Collection Overview
The Farmington Community Library's Heritage Collection provides access to resources of interest—in both print and digital formats— to individuals who wish to study local, county and state history and genealogy. The development of this Collection is done cooperatively by the Farmington Community Library, Farmington Historical Society, Farmington Genealogical Society, and other interested groups such as the Farmington Historical Commission and the Farmington Hills Historical Commission. These organizations recognize the need to preserve the record of our community's traditions and past.
This Collection is an inclusive resource collection of historical materials regarding Farmington and Farmington Hills. It is available to the public online via this site, and in the Heritage Room of the Main Library during normal library hours. This collection includes items that contribute to an understanding of the immediate geographical area. Photographs, atlases, manuscripts, diaries, biographies and an extensive information file (vertical file cabinet) are just a few of the items that may be useful to patrons doing historical or genealogical research. Additionally, selective resources on Oakland, Wayne, Macomb, Livingston, Washtenaw and other counties, as well as the state of Michigan are available to aid library users desiring to study the history of surrounding areas.
The need for an archival facility was recognized due to the large volume of historically valuable material collected or donated over the past years. And so in June 1999, an archive was established to preserve these important and often fragile items. With the help of many volunteers the material was carefully inventoried and placed in archival quality products suitable for long-term storage, preserved as reminders of earlier times and customs. The commitment to preserve historical material necessitates a non-circulating status for items in the collection. Whenever possible, duplicates of useful material will be obtained for the regular collection and circulated. The researcher will also find many additional resources for studying genealogy, history or heraldry in the Heritage Collection as well as in the general Reference collection of the library. For example, the Passenger and Immigration Lists Index and the Periodical Source Index (PERSI) will be found there.

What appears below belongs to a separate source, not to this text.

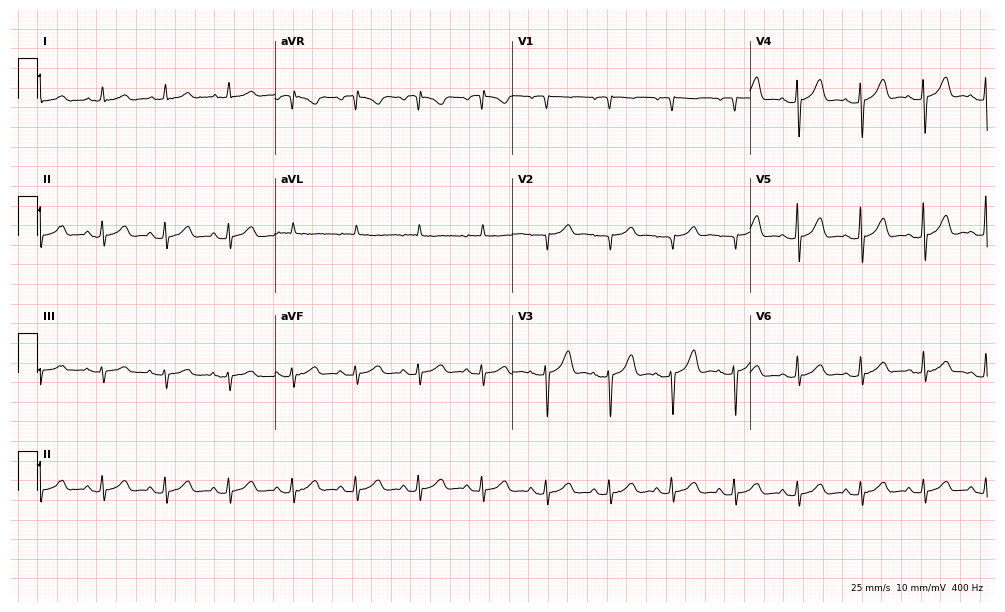
Electrocardiogram (9.7-second recording at 400 Hz), a female, 86 years old. Of the six screened findings (first-degree AV block, right bundle branch block (RBBB), left bundle branch block (LBBB), sinus bradycardia, atrial fibrillation (AF), sinus tachycardia), none is recorded. Other findings, if any, are not listed.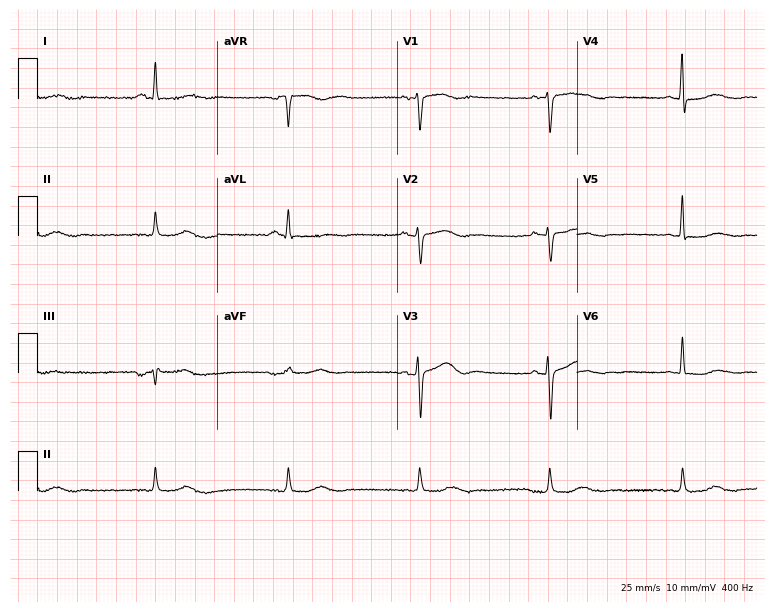
Resting 12-lead electrocardiogram (7.3-second recording at 400 Hz). Patient: a female, 62 years old. The tracing shows sinus bradycardia (a sinus rate of 50 beats per minute or less).

In 2004, under the sponsorship of the Farmington Friends of the Library, the first phase of an extensive Digitization Project was begun to provide online access to important parts of the collection, including issues of the Farmington Enterprise / Observer-Eccentric / Observer from 1889 through June 19, 2003. We received copyright permission from the newspaper. In addition, approximately twenty monographs were digitized. Most of the monographs were published by the Farmington Hills Historical Commission. Three hundred photographs were selected from the approximate 1,500 photographs and over 7,300 items in subject file folders: commencement mementos, cemetery histories, deeds, military commissions, and tax ledgers. This first phase was completed in January, 2005.
Since 2005, the Heritage Room Volunteers have embarked upon an ongoing project to digitize historical photographs, local histories, local phone directories, and many other resources of interest, making them available on this Web site for the community's use. These resources are accessible from the Digitized Collection Menu selection found at the top and bottom of this page.
A second phase of the Project was undertaken in 2012, again under the sponsorship of the Farmington Friends of the Library, encompassing digitization of the Farmington Observer from the latter half of June, 2003 to the present. These issues are also searchable using the Digitized Collections Menu selection.
The Heritage Room Volunteers— a cadre of knowledgeable, dedicated volunteers—have continued to digitize numerous print resources which are also available under the Digitized Collection Menu selection found at the top and bottom of this page.